I’ve taken very good care of my liver, kidneys, and other critical organs and would certainly pass on at least those to my own kids and theirs if the need arose but the heart should be part of that package so they’d have many more decades to live versus my last decades. Certainly when my grandkids bodies are large enough to be able to successfully carry any of my organs, heart included, I should have the right to donate so they might live. That should be an absolute given.

It’s not that I don’t love life; I still wake every day early and embrace it; I adore life, and live it fully daily but I’d want my kids and theirs to spend at least as long as I have done loving life as much as I have loved it. It’s hard for many folks to understand, because they’ve not yet lived enough.

Teeth & Molars                        As a very small example, a couple of years ago I finally got an appointment at UBC Dental Surgery to have a molar implant. The school has taken care of my alumni teeth regularly since I retired. My lower back molar was cracked in three (rugby eh!) and had to come out. Then my son said he’d had an infected molar yanked while working up in Fort McMurray. I immediately asked UBC to consider giving him my spot. They did, and voila - he had a beautiful, tough, more carefree, implanted molar which should be around many years longer than it would have been with me. Makes complete and total logical sense eh!? A no brainer eh!

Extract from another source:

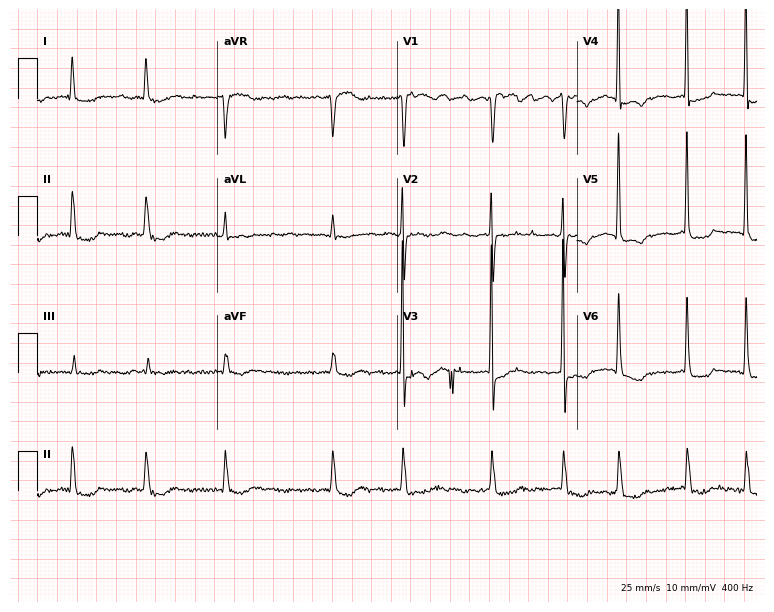
12-lead ECG from an 85-year-old woman. Shows atrial fibrillation.

Not The Way It’s Done!                        OMG! What? Whenever other folks suggest things aren’t done a certain way, I sometimes wonder where they’ve been hiding. There are so many ways we Boomers have changed the society of our grandparents; and too many of those ways are not for the better. In general: we no longer know nor take care of elderly neighbours - we don’t shovel their walks of snow and recently we’ve found out we couldn’t possibly stop by daily, to offer to pick up their mail from pending Canada Post Superboxes. Oh no! - Don’t stop our daily delivery! We can’t handle that! We don’t keep our home temperature at a reasonably sustainable 15 degrees and wear a sweater indoors like they did. Hanging clothes to dry on a line like they did is too much work. We don’t walk and take public transit nearly as much as they did. We eat far more sugar and fatty processed food and are far less fit than they were, now breaking the national bank when it comes to escalating health-care costs and sugar related Alzheimer’s disease. The list of ways we have changed their society is endless.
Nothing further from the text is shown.